The results of our supply query benchmark tell a similar but more dramatic story. We ran this query on an hour of data, just as we do in production, twice in a row. On Spark 2.0, planning takes more than 66% of total query time for both executions. On Spark 2.1, planning takes 2.6% of total query time in the first run and no measurable time on the second run. We can see here Spark 2.1 is caching and reusing partition metadata collected from the first query execution. However, Spark 2.0 fetches the entire table’s partition metadata in both the first and second execution, contrary to our initial expectations.
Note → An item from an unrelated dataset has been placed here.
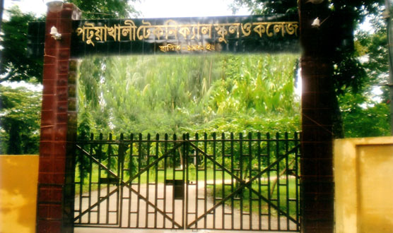 PTSC Gate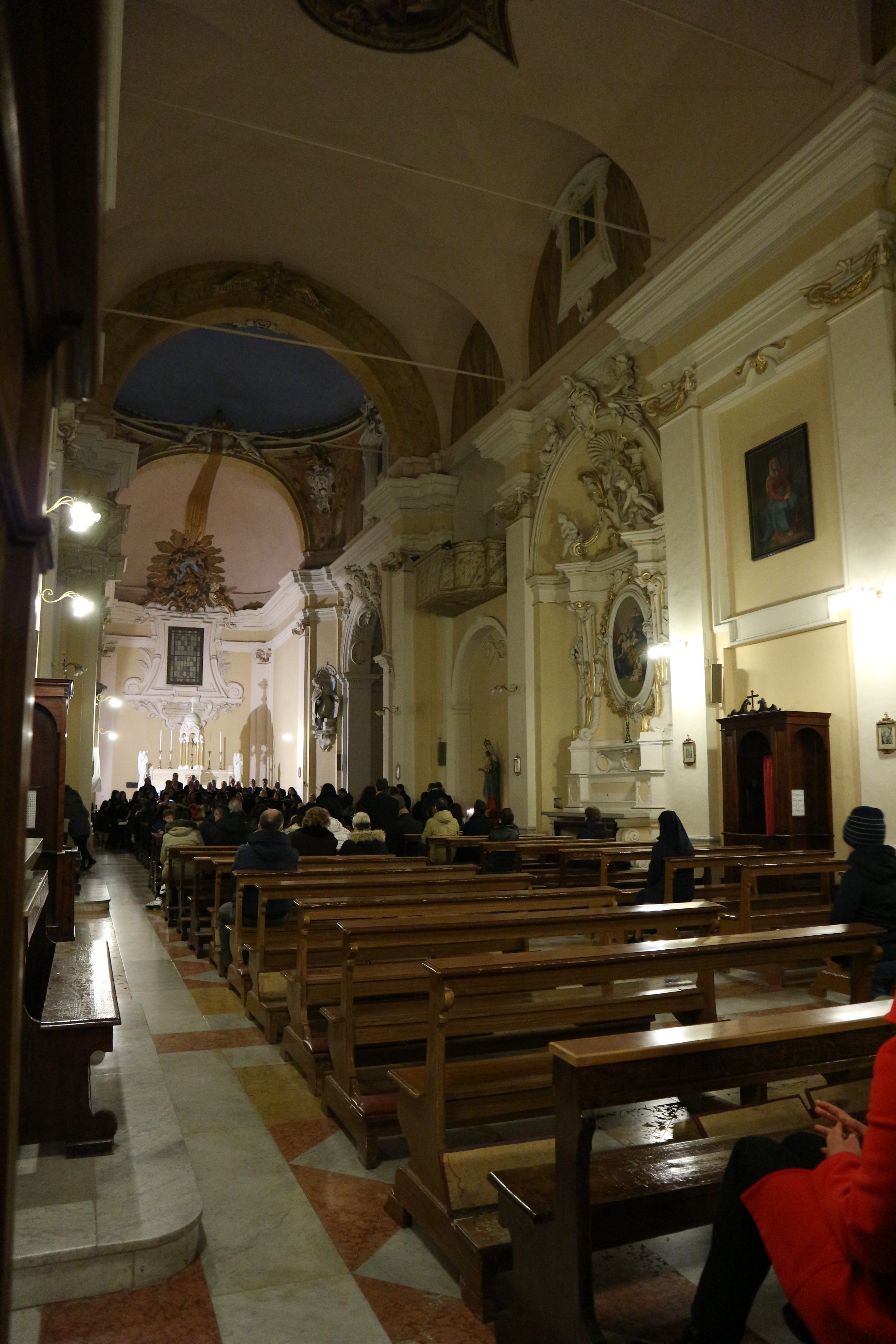 La chiesa di Santa Maria de Civitellis di Chieti

However, we realized this query takes so long to execute (about 15 minutes) that between the start of the first run and the start of the second, our warehousing process has already added a new partition to the underlying table. Since Spark 2.0 invalidates a cached table if *any* of its partitions change, it cannot reuse the metadata it cached as part of the first query execution. This mirrors our early experience with Spark 2.0 running ad-hoc queries on our largest tables, where each query came with a several minute overhead.
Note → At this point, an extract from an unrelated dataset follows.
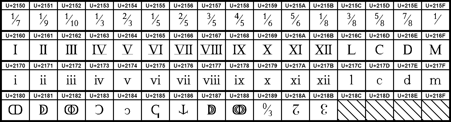 Grafiktafel für den Unicodeblock Zahlzeichen. Schraffierte Felder sind unbesetzte Codepoints.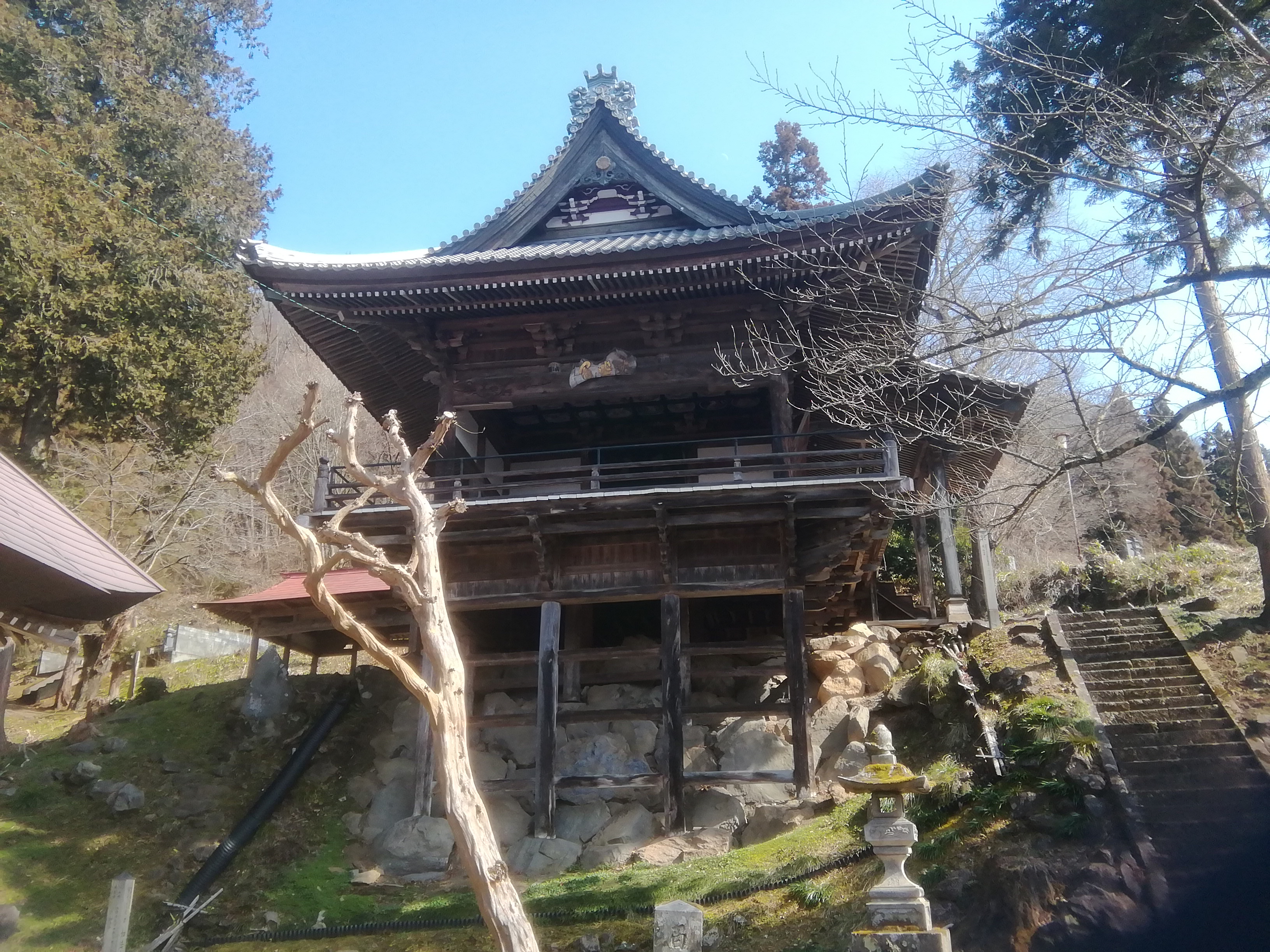 如法寺大悲閣観音堂

screen-shot-2016-12-27-at-3-55-38-pm

Unsafe Broadcast Join Conversions
While testing pre-release builds of Spark 2.1 internally, we encountered some cases of unsafe automatic broadcast join conversions where we had not before. To review, if Spark estimates that the data for one side of a SQL join will fit within a certain size threshold (set by spark.sql.autoBroadcastJoinThreshold), it will broadcast that data to all of the executors and put it in an in-memory hash table for rapid lookup.

In previous versions, Spark used the file size of all of a table’s partitions in estimating a query plan’s size. This could easily result in query data size overestimations. Now Spark only includes the partitions read as part of a query in its size estimate. This is more correct than previous behavior, however in some cases it can lead to an automatic broadcast join conversion that will attempt to broadcast much more data than the cluster can handle.

This problem will manifest itself as heap OutOfMemory errors or excessive garbage collection in the driver process. If you suspect a bad query size estimate, set spark.sql.autoBroadcastJoinThreshold=-1 (which disables this optimization) and retry your query. If it succeeds, chances are Spark is attempting to broadcast more data than it can handle in-memory.

A definitive diagnosis can be made with a relatively simple procedure. First, make a note of your default spark.sql.autoBroadcastJoinThreshold, and identify which side of the join is being broadcast by examining the query execution plan. Set spark.sql.autoBroadcastJoinThreshold=-1 and run your query again. Once it finishes, open its detail page in the SQL tab of your app’s UI. There should be an Exchange stage in the query execution diagram before a SortMergeJoin or ShuffledHashJoin. Look for a statistic called “data size total”. If this value is significantly larger than your automatic broadcast join threshold, you’ve found the problem.

This issue has been reported as https://issues.apache.org/jira/browse/SPARK-18676 and work is underway to fix it. At the time of writing, steps have already been taken to decrease the likelihood of this issue occurring for the Spark 2.1.0 release.

Overall, we’re excited to see these capabilities brought to Spark 2.1 and believe they will enable further integration of Spark into environments with large Hive data warehouses.